Most of the world’s scripts are used in India and Southeastern Asia. Nearly every respectable language has its own script in this region. All Indian/Southeast Asian scripts are however quite similar to each other.
All are written left-to-right.
”Minor scripts” may seem to be a misnomer here as many of these scripts are used by at least 20 million people. However their use is limited to a single country or language.
Letters
Nearly every Indian or Southeast Asian script letter means a simple syllable of some specific consonant and the “inherent vowel” A.
That inherent vowel may be changed into another vowel if by diacritical marks. These diacritical marks range from small dots above/below to letter-sized symbols to the side.
A letter with diacritical marks thus usually means any syllable of a single consonant and a single non-A vowel where the letter shows the consonant and the mark shows the vowel.
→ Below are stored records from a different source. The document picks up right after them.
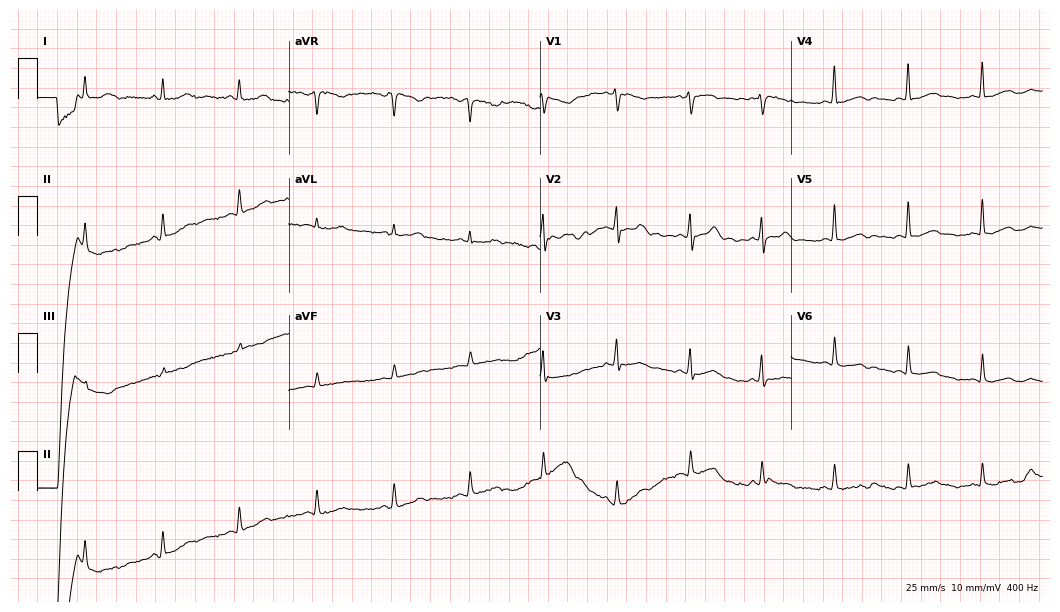
Resting 12-lead electrocardiogram. Patient: a female, 37 years old. None of these six findings is recorded: first-degree AV block, right bundle branch block (RBBB), left bundle branch block (LBBB), sinus bradycardia, atrial fibrillation (AF), sinus tachycardia. Only these six findings were labelled.
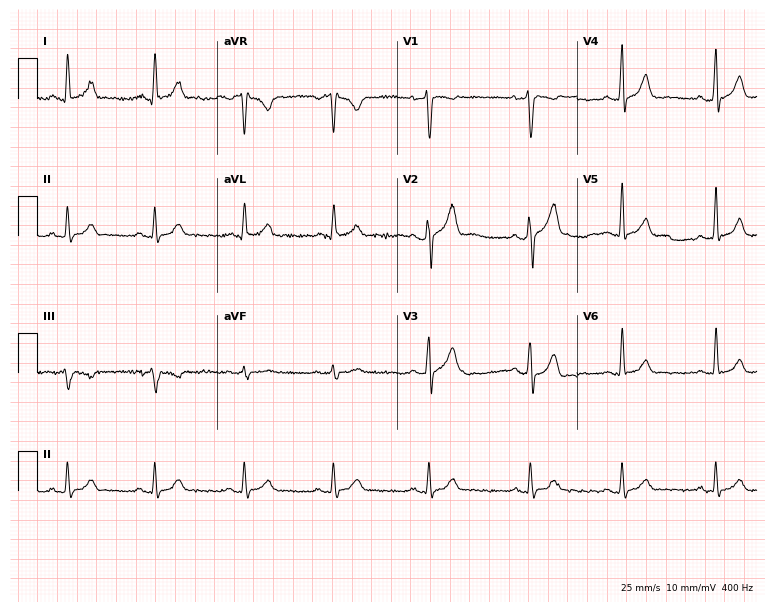
Electrocardiogram (7.3-second recording at 400 Hz), a male, 29 years old. Of the six screened findings (first-degree AV block, right bundle branch block, left bundle branch block, sinus bradycardia, atrial fibrillation, sinus tachycardia), none is recorded. Findings outside these six are not listed.
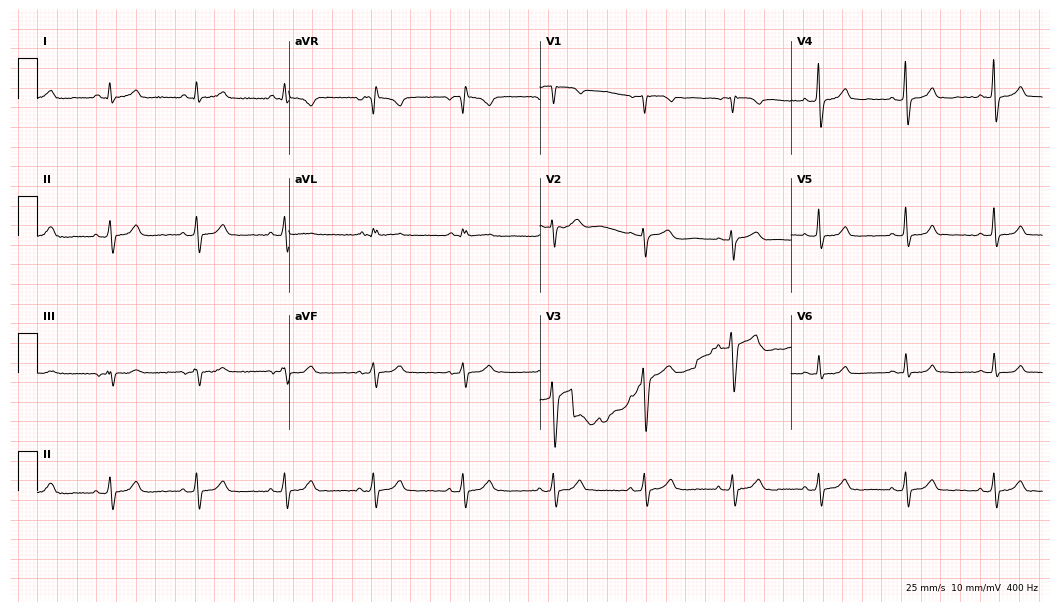
Resting 12-lead electrocardiogram (10.2-second recording at 400 Hz). Patient: a man, 47 years old. Read as a normal ECG.

Additionally, some letters without diacrtical marks mean vowels without consonants. Consonants without vowels may be written by combining a letter with a “no vowel” diacritical mark. A syllable of multiple consonants and single vowel may be written by a ligature – an atypical combination of several letters representing those consonants and a diacritical mark representing vowel.
History
The father of all Indian/Southeast Asian scripts is the Brahmi script (used until ~3rd century A) thus sometimes all these scripts are called “Brahmic”. In these times there was no press and scripts evolved differently in each area.
In the south the letters became more rounded as they were commonly written on palm leafs which would have been torn by strait lines. Main scripts there are Sinhalese, Tamil, Malayalam, Tamil, Oriya, Telugu and Kannada, the final two separated only by the 19th century.
In the north the letters were more straight. Two most popular Indian scripts – Devanagari and Bengal script – both developed there. Other northern Indian scripts are Tibetan and Gurmukhi.
Pallava dynasty of the southern India brought southern Indian scripts to Southeast Asia through. There developed Thai, Lao, Khmer and Burmese scripts, all of them now prime scripts of independent nations. More Indian scripts were used in modern-day Philippines and Indonesia but the European colonists replaced those by the Latin script.